Apres les graves révélations de Yérim Seck, sur les enlèvements visant des personnalités critiques du gouvernement de Mamadi Doumbouya ainsi que leurs proches se multiplient en Guinée, alimentant de fortes inquiétudes, nos confrères de Jeune Afrique ont mené une enquête sur un système qui semblerait être orchestré depuis le sommet de l’État.


Abdoul Sacko tient à témoigner à visage découvert. À plusieurs reprises, avant et pendant notre rencontre, il avait insisté : il voulait être cité. Là où de nombreuses victimes préfèrent rester anonymes, le coordinateur national du Forum des forces sociales de Guinée (FFSG), une coalition créée en 2022 et qui regroupe une quarantaine d’organisations de la société civile, ne veut pas cacher son nom. Ce témoignage, il aurait pu ne jamais pouvoir le livrer. Ce militant, qui critique le régime de transition instauré par les militaires en 2021, n’oubliera pourtant jamais ce jour de février 2025 où il s’est retrouvé sans savoir comment dans un village de la préfecture de Forécariah, à 100 km de Conakry.

Yeux bandés, corps meurtri, il avait été abandonné dans la nature. La veille, des hommes armés et encagoulés avaient fait irruption  à son domicile. « Ils ont menacé ma femme, mis ma fille en joue et l’ont plaquée au sol », raconte Abdoul Sacko, encore très ému. Ligoté, violenté, retenu pendant 24 heures par ses ravisseurs, il a été relâché sans aucune explication, à l’inverse d’autres adversaires du régime, toujours portés disparus. « Quelqu’un est venu défaire mes liens et m’a dit : “Toi, tu as de la chance, on devait t’éliminer. Si tu as la vie sauve, ne dis rien de ce qui t’es arrivé” », se souvient-il. Ses bourreaux ont-ils reçu l’ordre de le garder en vie ? Ou a-t-il échappé par miracle à l’inéluctable, tel le Daniel de la Bible, sorti indemne de la fosse aux lions ?  


Les menaces d’Amara Camara

Figure de proue du FFSG, Abdoul Sacko a défendu très tôt un retour rapide à l’ordre constitutionnel après le coup d’État du 5 septembre 2021. Tenant tête à la junte, qu’il accusait de nourrir de durables ambitions politiques, le militant a multiplié, comme d’autres, les critiques contre le général Mamadi Doumbouya. La transition s’éternisant, le pouvoir a de moins en moins supporté ces remontrances : en juillet 2024, Mamadou Billo Bah et Foniké Menguè, tous deux membres du Front national pour la défense de la Constitution (FNDC), ont été enlevés. Ils figurent toujours sur la liste des disparus établie par le collectif citoyen Tournons la page (TLP). À la fin d’avril 2026, vingt-cinq cas étaient ainsi recensés. 

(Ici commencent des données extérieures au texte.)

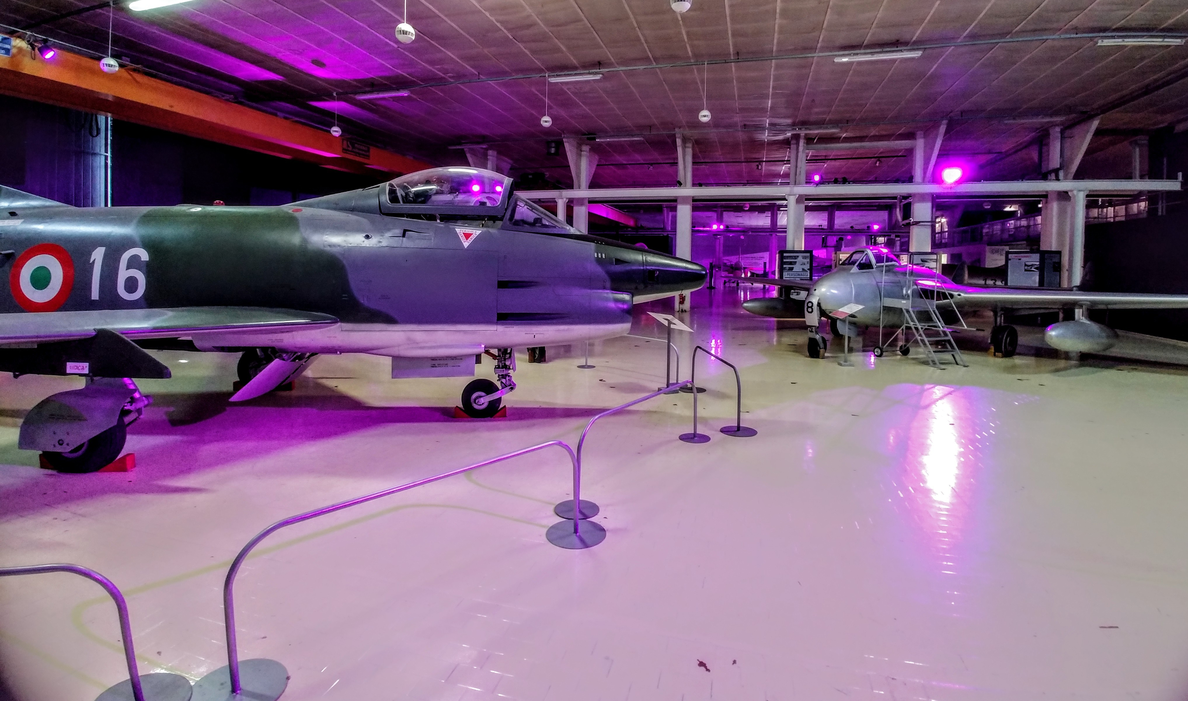 Ingresso della "Galleria degli eroi di Volandia", con G 91 e DH 1000 vampire

« Quand le procureur a annoncé que le pouvoir n’avait rien à voir avec leur disparition, on a compris que l’affaire était devenue sérieuse et que Mamadi Doumbouya avait mis ses menaces à exécution », explique Farinta Camara, coordinateur du collectif TLP. Quelques jours plus tôt, le chef de la transition avait reçu des membres du FNDC au palais Mohammed-V. Au cours de l’audience, l’homme fort de Conakry les avait invités à rallier le pouvoir. Son bras droit, le général Amara Camara, secrétaire général à la présidence, s’était lui aussi montré menaçant et avait évoqué la possibilité d’une dissolution de leur organisation.  

Foniké Menguè, Mamadou Billo Bah, Habib Marouane Camara, Néné Oussou Diallo, Saadou Nimaga, Elhadj Adama Keïta… Derrière ces noms, autant de familles plongées dans une attente et une angoisse sans fin. Les récits que nous avons recueillis mettent au jour un système de disparitions forcées bien rodé. Jeune Afrique a en effet interrogé une dizaine de personnes victimes d’enlèvement ou de tentative d’enlèvement, et de témoins directs. Tous décrivent un même modus operandi, qui commence par des remarques et par des mises en garde.

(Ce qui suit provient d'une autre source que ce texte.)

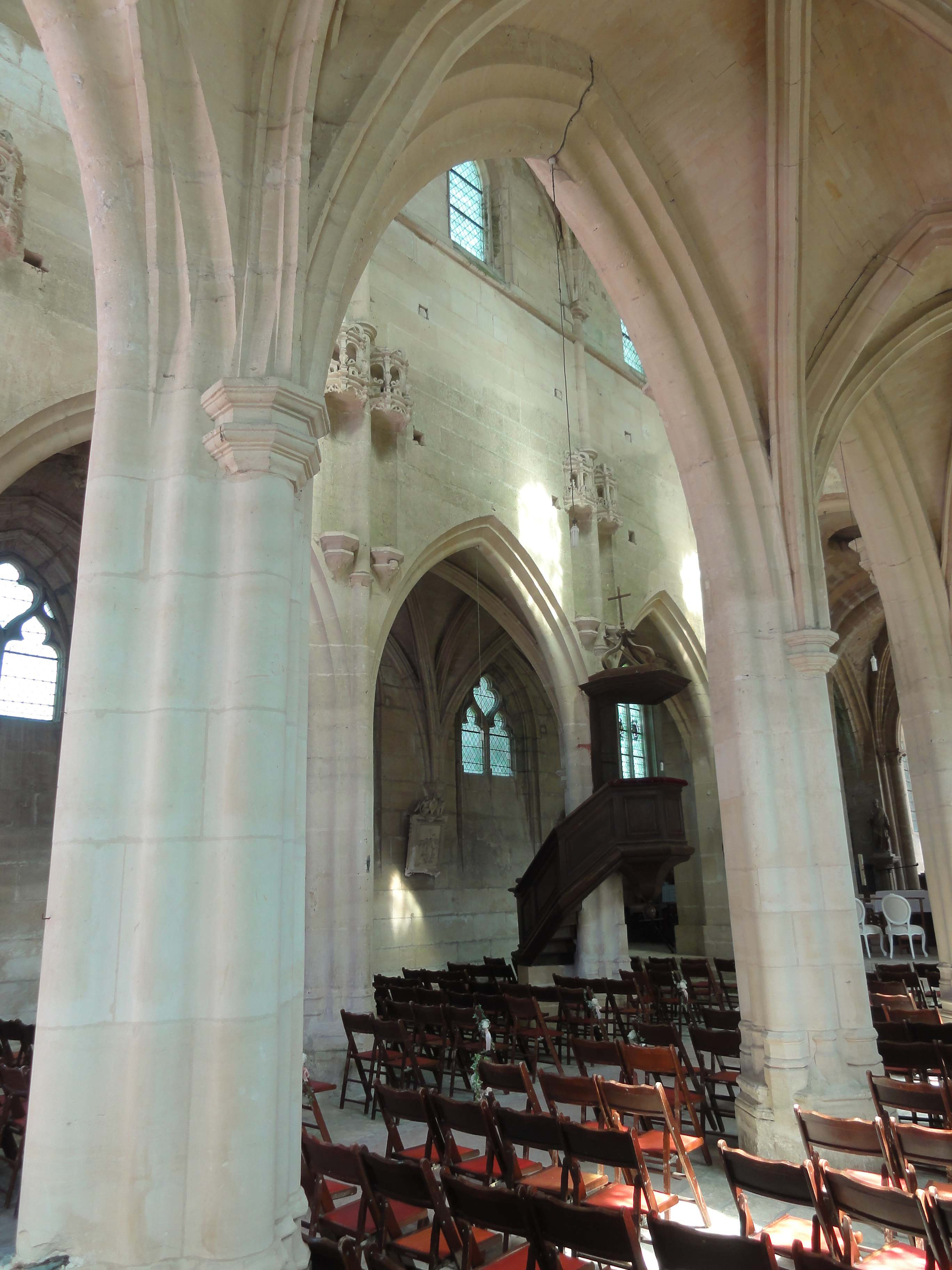 Intérieur de l'église - voir titre.

Passages à tabac, tortures et simulations de noyade  
Chaque fois, ce sont des connaissances qui approchent les futures victimes ou leurs proches, à l’occasion d’un baptême ou d’un mariage. Elles leurs recommandent de « faire attention », leur rappellent que le régime militaire au pouvoir « n’est pas un régime normal ». Lorsqu’ils continuent de réclamer l’organisation d’élections libres et transparentes, ces remarques se muent en avertissements plus explicites. Les intéressés reçoivent alors des appels téléphoniques de membres du régime, qui les incitent à « prendre leurs dispositions » car leur arrestation serait « imminente ».

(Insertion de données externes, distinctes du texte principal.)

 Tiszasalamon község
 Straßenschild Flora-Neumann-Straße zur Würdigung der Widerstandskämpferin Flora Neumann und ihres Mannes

Ces alertes rouges sont souvent accompagnées de propositions d’intégrer la Transition : offre d’un poste dans une administration publique, dans un ministère, voire au gouvernement. « Pour vivre dans ce pays, il faut faire allégeance à Mamadi Doumbouya. Le seul moyen d’avoir la vie sauve, c’est de donner des gages », glisse un opposant. Lui a fait le choix de l’exil. D’autres sont restés après avoir refusé. Ils ont souvent été arrêtés une première fois, interrogés, puis relâchés. Comme Abdoul Sacko, interpellé une première fois en mars 2023, et qui résume : « Après, tout est allé crescendo ».  

Abdoul Sacko, coordinateur national du Forum des forces sociales de Guinée (FFSG), en octobre 2022.
Abdoul Sacko, coordinateur national du Forum des forces sociales de Guinée (FFSG), en octobre 2022. © Abdoul Lah Sacko/Facebook

Dans une seconde phase, des hommes à moto suivent les opposants, rôdent près de leur lieu de travail, posent des questions à leurs voisins. Des inconnus sonnent chez eux au milieu de la nuit, puis tambourinent à la porte s’ils ne répondent pas. Le chef du quartier, qui a été approché, vient leur demander de quitter leur domicile, où ils ne sont plus en sécurité. « Un jour, j’ai reçu un appel : “Si tu es à ton bureau, il faut le quitter”, raconte Abdoul Sacko. Trente minutes plus tard, des hommes étaient dans les locaux pour me chercher. Heureusement, j’étais déjà parti. »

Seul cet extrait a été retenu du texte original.